Sloan Denise M, Marx Brian P, Lee Daniel J, Resick Patricia A
National Center for PTSD, Veterans Affairs Boston Health Care System, Boston, Massachusetts.
Boston University School of Medicine, Boston, Massachusetts.
JAMA Psychiatry. 2018 Mar 1;75(3):233-239. doi: 10.1001/jamapsychiatry.2017.4249.
Written exposure therapy (WET), a 5-session intervention, has been shown to efficaciously treat posttraumatic stress disorder (PTSD).

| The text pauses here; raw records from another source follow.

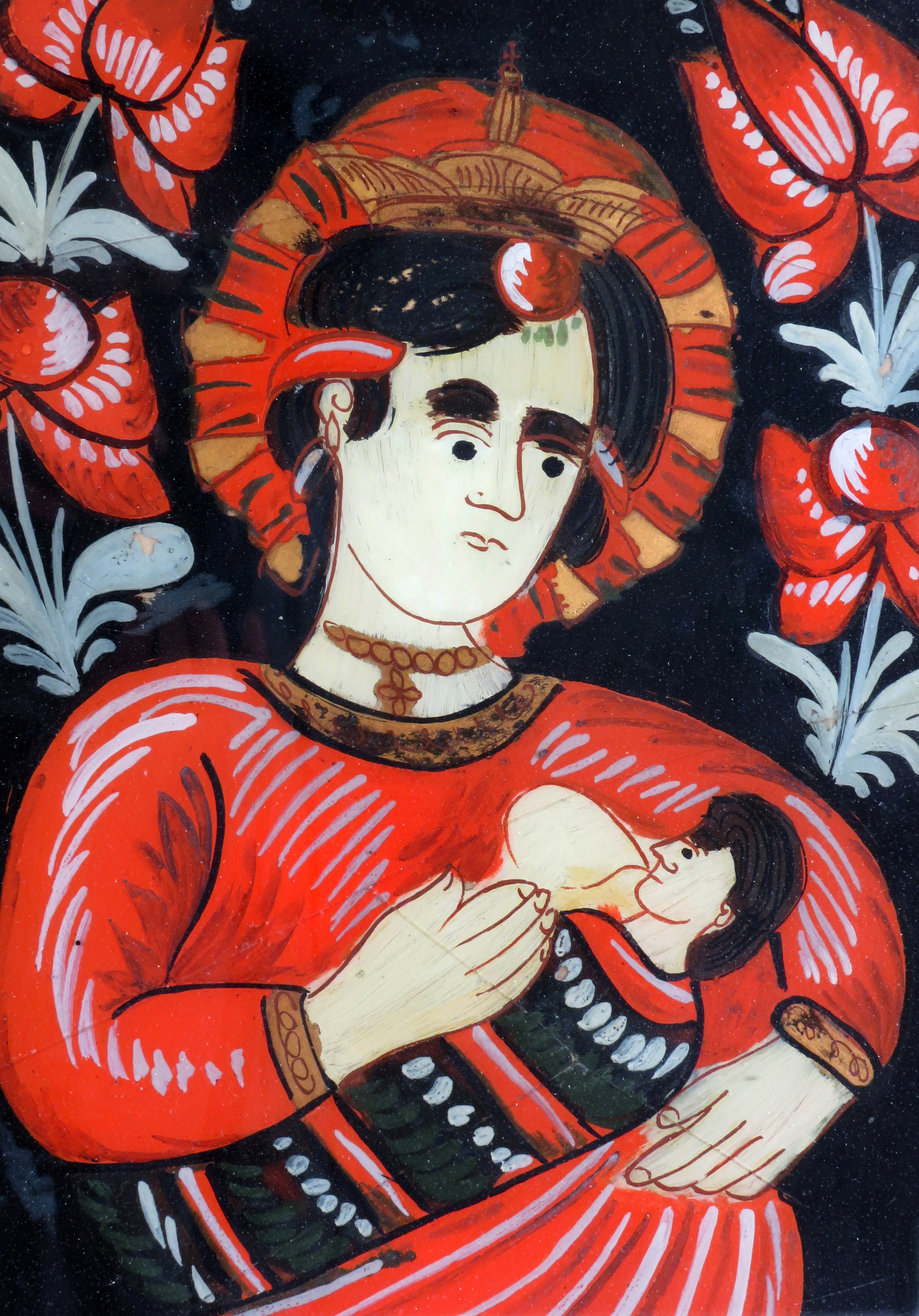 Malarstwo na szkle ze zbiorów Państwowego Muzeum Etnograficznego w Warszawie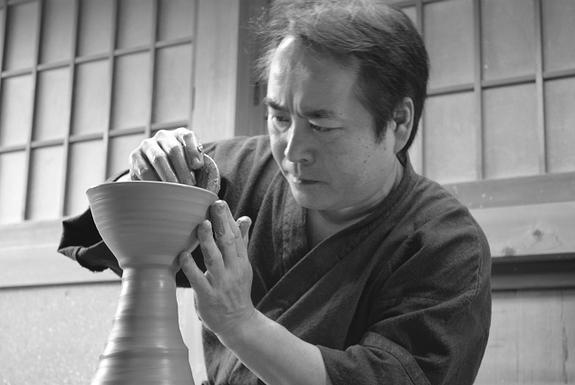 陶芸家 山岡徹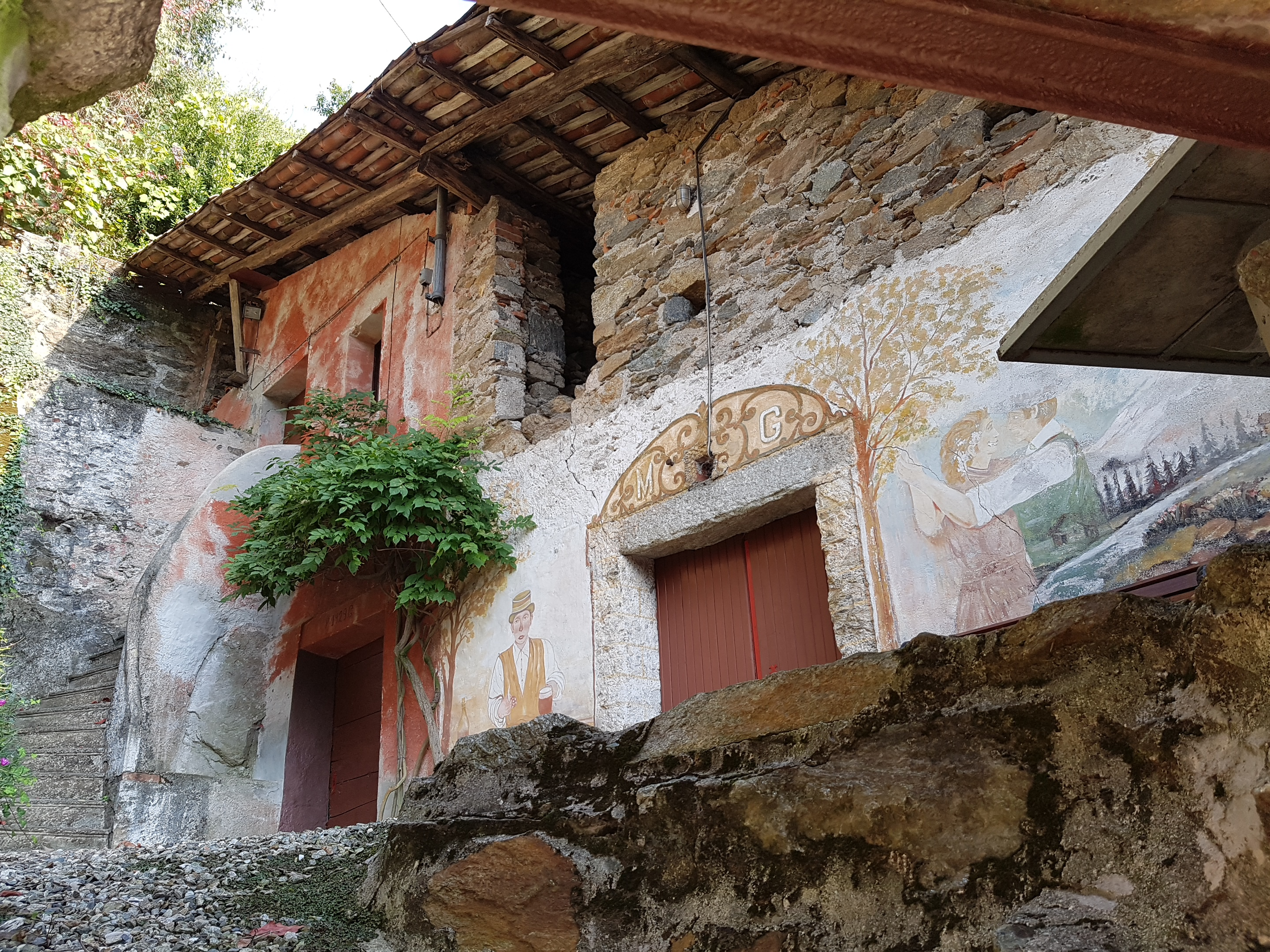 Balmetto, Borgofranco d'Ivrea, Piemonte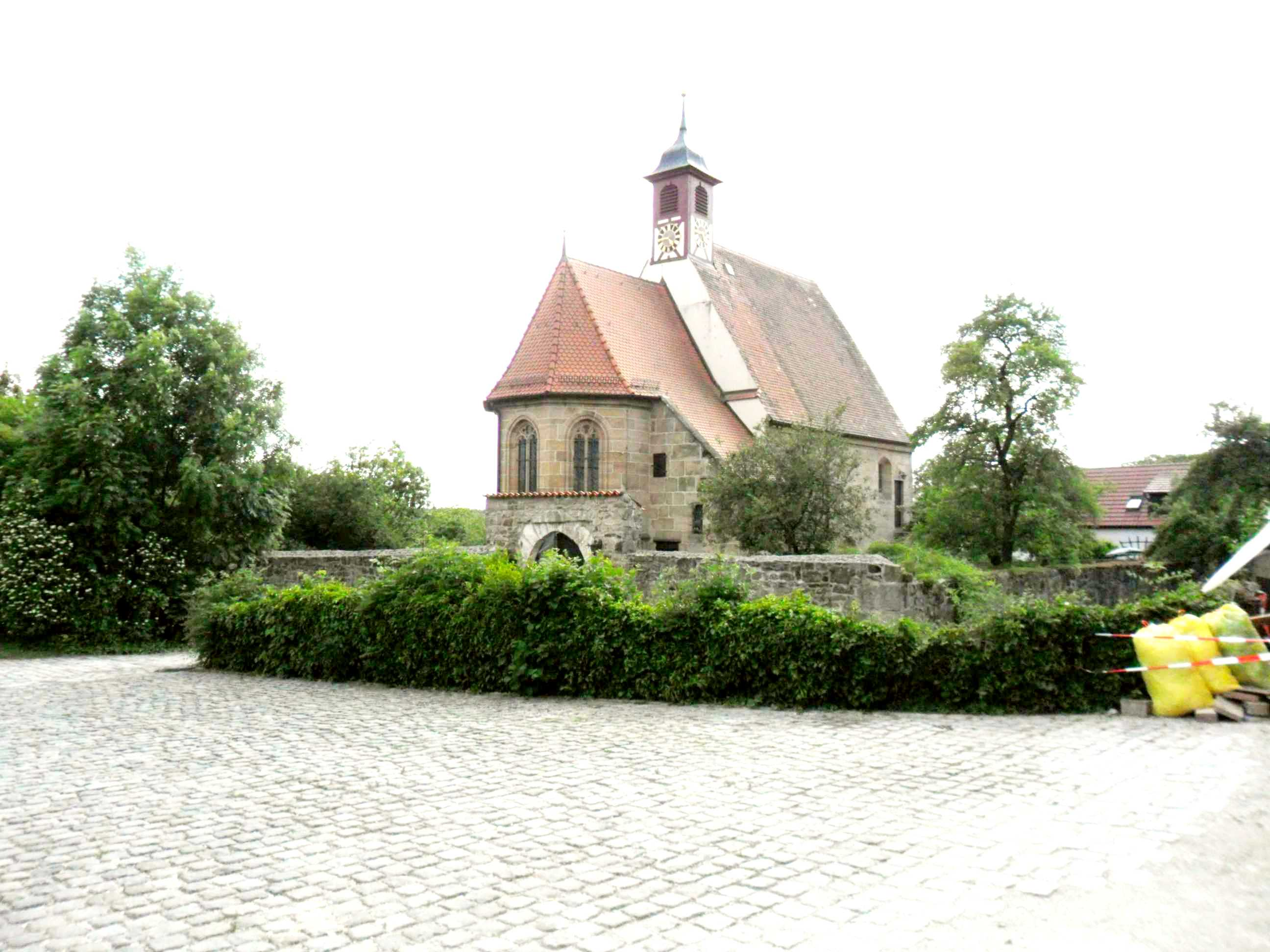 Puschendorf-Ansicht von Nordosten über Grabenbereich in ehemaliger Wasserburg-28052012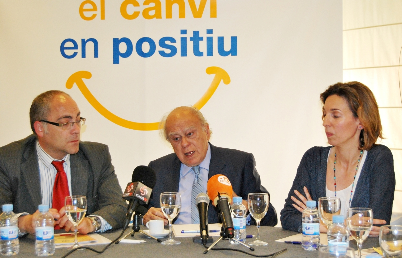 Municipals2011 Jordi Pujol a Igualada, entre Josep Miserachs i Angels Chacon.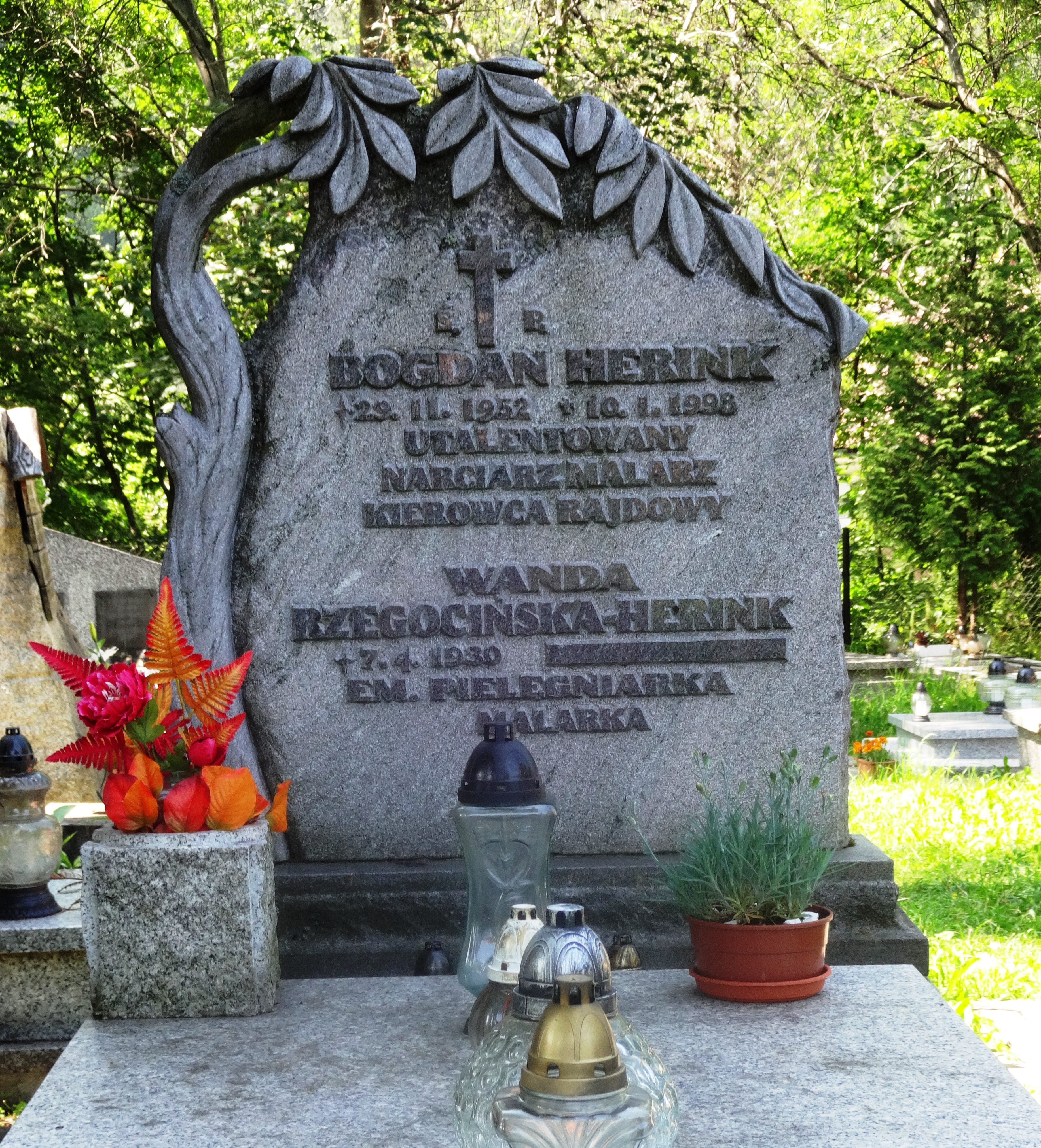 New Cemetery in Zakopane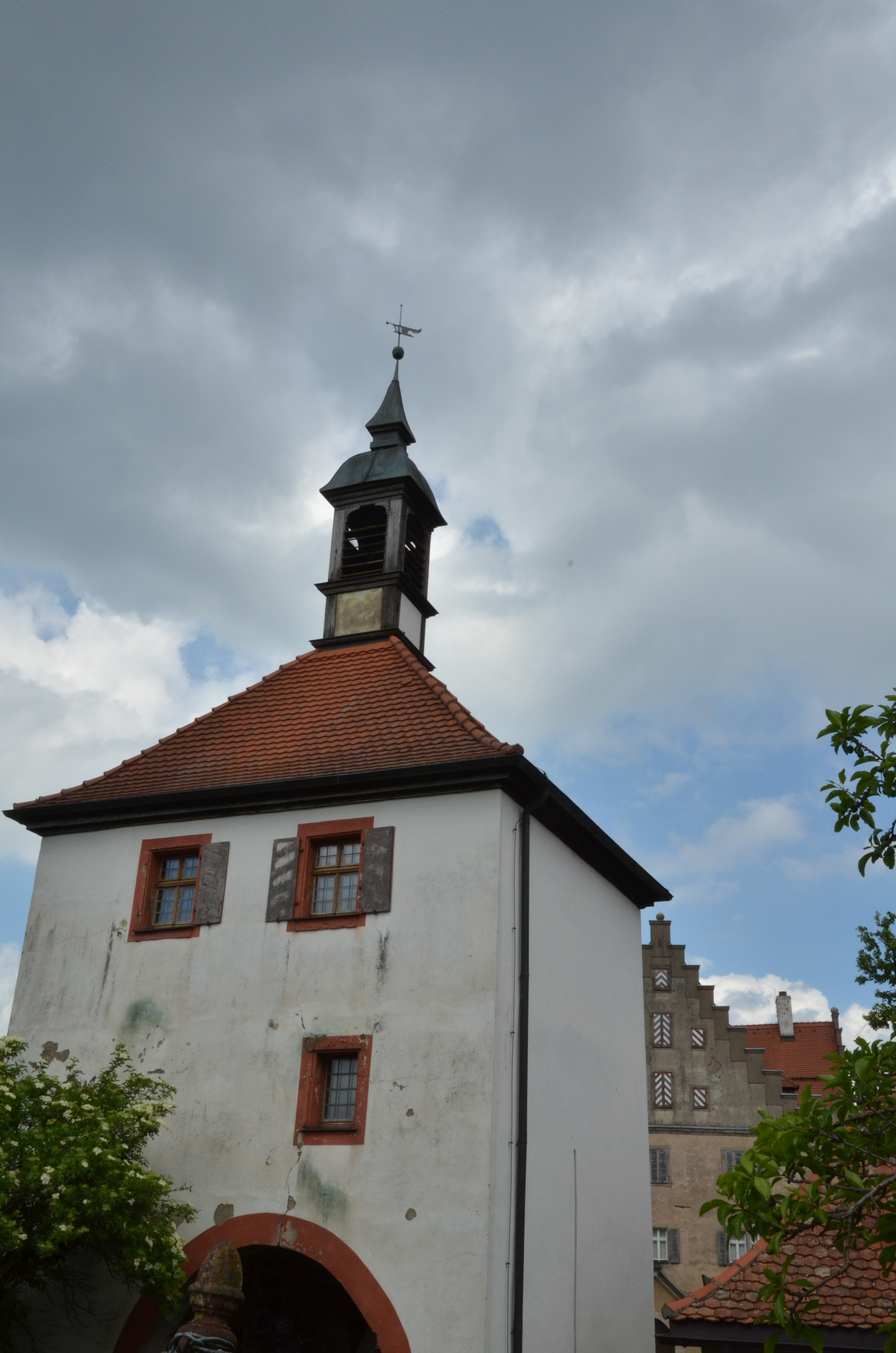 Unternzenn, Schloßtor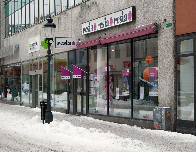 Resia Resebyrå i Nyköping, februari 2011

However, this treatment has not yet been directly compared with a first-line PTSD treatment such as cognitive processing therapy (CPT).
To determine if WET is noninferior to CPT in patients with PTSD.
DESIGN, SETTING, AND PARTICIPANTS: In this randomized clinical trial conducted at a Veterans Affairs medical facility between February 28, 2013, and November 6, 2016, 126 veteran and nonveteran adults were randomized to either WET or CPT. Inclusion criteria were a primary diagnosis of PTSD and stable medication therapy. Exclusion criteria included current psychotherapy for PTSD, high risk of suicide, diagnosis of psychosis, and unstable bipolar illness. Analysis was performed on an intent-to-treat basis.
Participants assigned to CPT (n = 63) received 12 sessions and participants assigned to WET (n = 63) received 5 sessions. The CPT protocol that includes written accounts was delivered individually in 60-minute weekly sessions. The first WET session requires 60 minutes while the remaining 4 sessions require 40 minutes.
The primary outcome was the total score on the Clinician-Administered PTSD Scale for DSM-5; noninferiority was defined by a score of 10 points. Blinded evaluations were conducted at baseline and 6, 12, 24, and 36 weeks after the first treatment session. Treatment dropout was also examined.
For the 126 participants (66 men and 60 women; mean [SD] age, 43.9 [14.6] years), improvements in PTSD symptoms in the WET condition were noninferior to improvements in the CPT condition at each of the assessment periods. The largest difference between treatments was observed at the 24-week assessment (mean difference, 4.31 points; 95% CI, -1.37 to 9.99). There were significantly fewer dropouts in the WET vs CPT condition (4 [6.4%] vs 25 [39.7%]; χ21 = 12.84, Cramer V = 0.40).
Although WET involves fewer sessions, it was noninferior to CPT in reducing symptoms of PTSD. The findings suggest that WET is an efficacious and efficient PTSD treatment that may reduce attrition and transcend previously observed barriers to PTSD treatment for both patients and providers.
clinicaltrials.gov Identifier: NCT01800773.
书面暴露疗法(WET)是一种为期5节的干预措施,已被证明能有效治疗创伤后应激障碍(PTSD)。然而,这种治疗方法尚未与认知加工疗法(CPT)等一线PTSD治疗方法进行直接比较。
确定WET在PTSD患者中是否不劣于CPT。
设计、地点和参与者:在2013年2月28日至2016年11月6日于一家退伍军人事务医疗设施进行的这项随机临床试验中,126名退伍军人和非退伍军人成年人被随机分为WET组或CPT组。纳入标准为PTSD的主要诊断和稳定的药物治疗。排除标准包括当前针对PTSD的心理治疗、自杀高风险、精神病诊断以及不稳定的双相情感障碍。分析基于意向性治疗原则进行。
分配到CPT组(n = 63)的参与者接受12节治疗,分配到WET组(n = 63)的参与者接受5节治疗。包含书面记录的CPT方案在每周60分钟的单独疗程中进行。WET的第一节需要60分钟,其余4节需要40分钟。
主要结局是《精神疾病诊断与统计手册》第5版临床医生管理的PTSD量表的总分;非劣效性定义为10分的得分。在基线以及首次治疗后6周、12周、24周和36周进行盲法评估。还对治疗退出情况进行了检查。
对于126名参与者(66名男性和60名女性;平均[标准差]年龄,43.9[14.6]岁),在每个评估期,WET组PTSD症状的改善不劣于CPT组。治疗之间的最大差异在24周评估时观察到(平均差异,4.31分;95%置信区间,-1.37至9.99)。WET组的退出人数明显少于CPT组(4[6.4%]对25[39.7%];χ21 = 12.84,克莱默V = 0.40)。
尽管WET的疗程较少,但在减轻PTSD症状方面不劣于CPT。研究结果表明,WET是一种有效且高效的PTSD治疗方法,可能会减少患者流失,并跨越先前观察到的患者和提供者在PTSD治疗方面的障碍。
clinicaltrials.gov标识符:NCT01800773。